Le mercredi 1er juin 2022, Amnesty International a relevé dans un rapport que des civils, dans la région de Karen, ont subi des attaques aériennes ciblées, menées par l’armée du Myanmar, ainsi que des tirs d’artillerie et de mortier, des arrestations arbitraires, et des exécutions extrajudiciaires. Il est important au regard de ces attaques de rappeler la règle fondamentale de la distinction en DIH, qui interdit de prendre volontairement des personnes civiles pour cible, ou de répandre la terreur parmi la population civile à travers des actes de violence ou des menaces (voir notamment article 3 commun aux Conventions de Genève ; et règle 1 et règle 2 de l’Étude du CICR sur le DIH coutumier). En s’en prenant directement à la population civile, les forces armées du Myanmar ont donc violé cette règle fondamentale du DIH. Ces attaques envers la population civile sont également constitutives de crimes de guerre au regard de l’article 8.e)i) du Statut de Rome de la Cour pénale internationale (ci-après Statut de Rome).
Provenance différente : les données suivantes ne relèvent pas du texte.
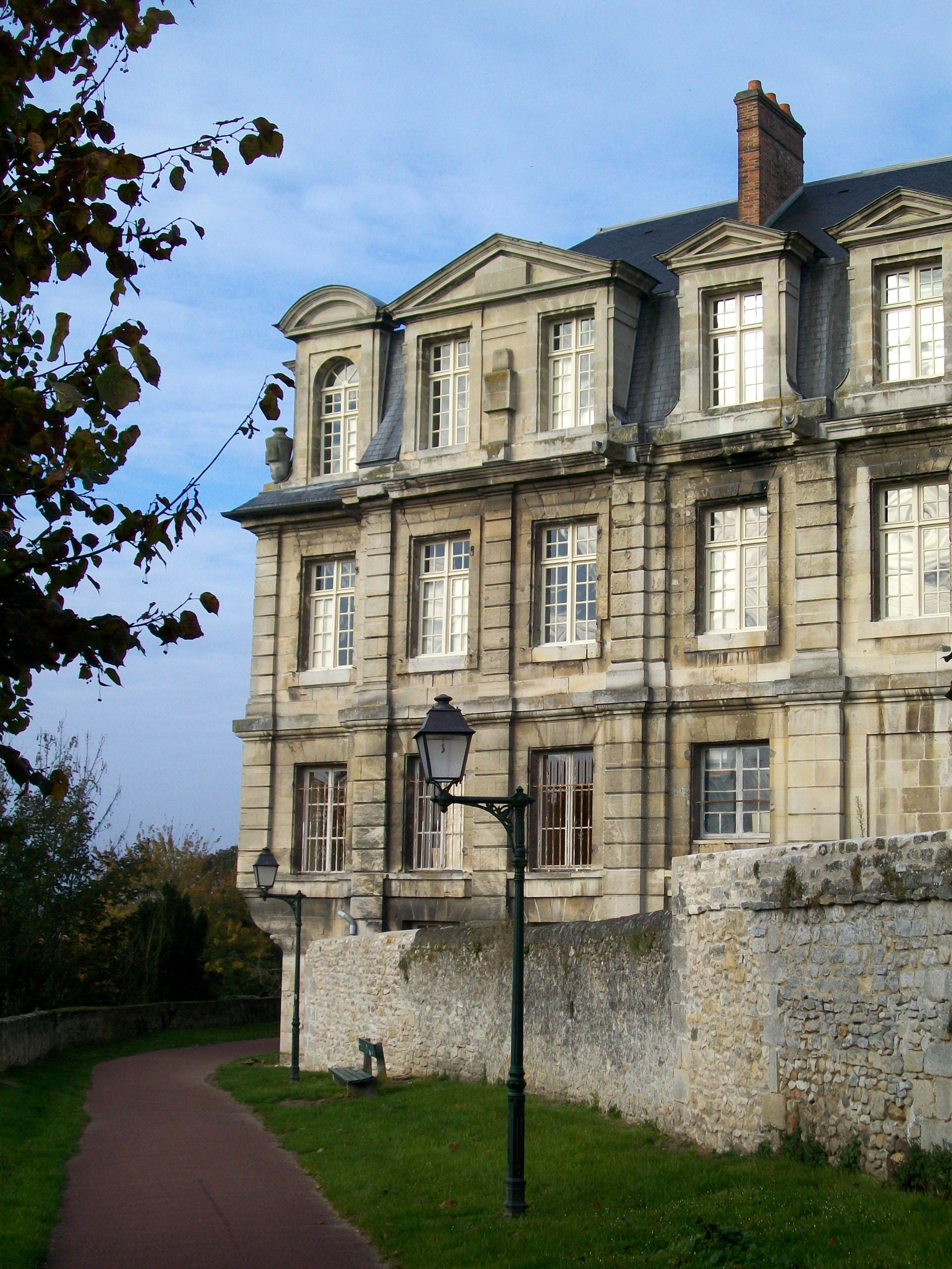 Ancienne abbaye St-Vincent, vue depuis la promenade des remparts.
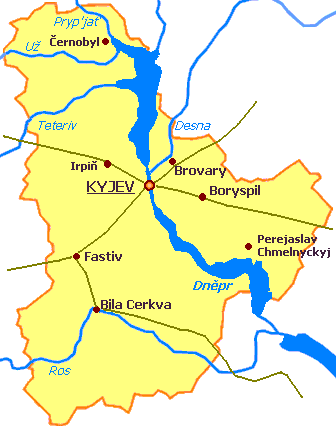 railroad line, Kyiv Oblast
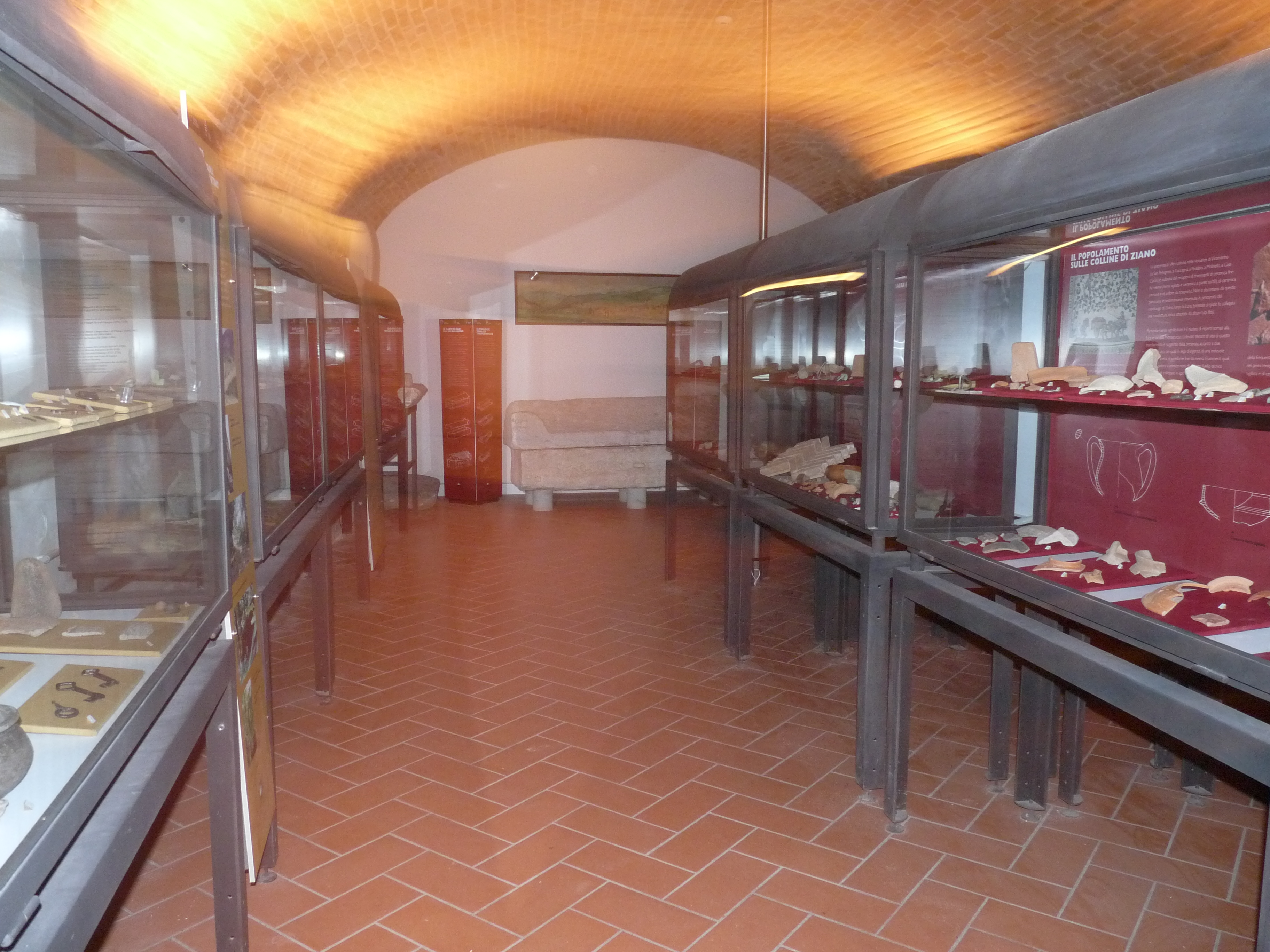 Sala 3 del Museo archeologico della Val Tidone
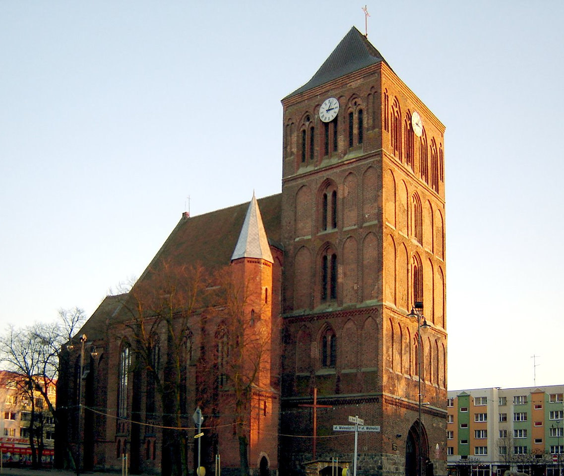 Sanktuarium Maryjne w Choszcznie

B-Les exécutions extrajudiciaires et les règles protégeant les individus aux mains d’une partie au conflit

Le 23 juillet 2022, 4 hommes, dont un vétéran activiste prodémocratie et un ancien député de la Ligue nationale pour la démocratie, ont été retrouvés pendus dans la prison Insein de Yangon, après que la junte militaire au pouvoir avait annoncé le 3 juin dernier « son intention de procéder aux exécutions de quatre hommes condamnés à mort » lors d’un procès dont les appels ont été rejetés. Des experts onusiens indépendants estiment également qu’environ 2 000 civils ont été victimes d’exécutions extrajudiciaires commises par l’armée. Ces pratiques sont contraires aux garanties de procès justes et équitables, qui ne cessent pas en période de conflit armé. En effet, l’article 3 commun aux Conventions de Genève, qui régit les CANIs, prohibe à son alinéa 1)d) « les condamnations prononcées et les exécutions effectuées sans un jugement préalable, rendu par un tribunal régulièrement constitué, assorti des garanties judiciaires reconnues comme indispensables par les peuples civilisés ». Il est également possible de retrouver ces garanties à la règle 100 de l’Étude du CICR sur le DIH coutumier. En contexte de conflit armé, ces exécutions extrajudiciaires peuvent également constituer des crimes de guerre en vertu de l’article 8 du Statut de Rome de la Cour pénale internationale, qui criminalise les « atteintes à la vie » en contexte de CANIs à son alinéa c)i), ainsi que « [l]es condamnations prononcées et les exécutions effectuées sans un jugement préalable, rendu par un tribunal régulièrement constitué, assorti des garanties judiciaires généralement reconnues comme indispensable » à son alinéa c)iv).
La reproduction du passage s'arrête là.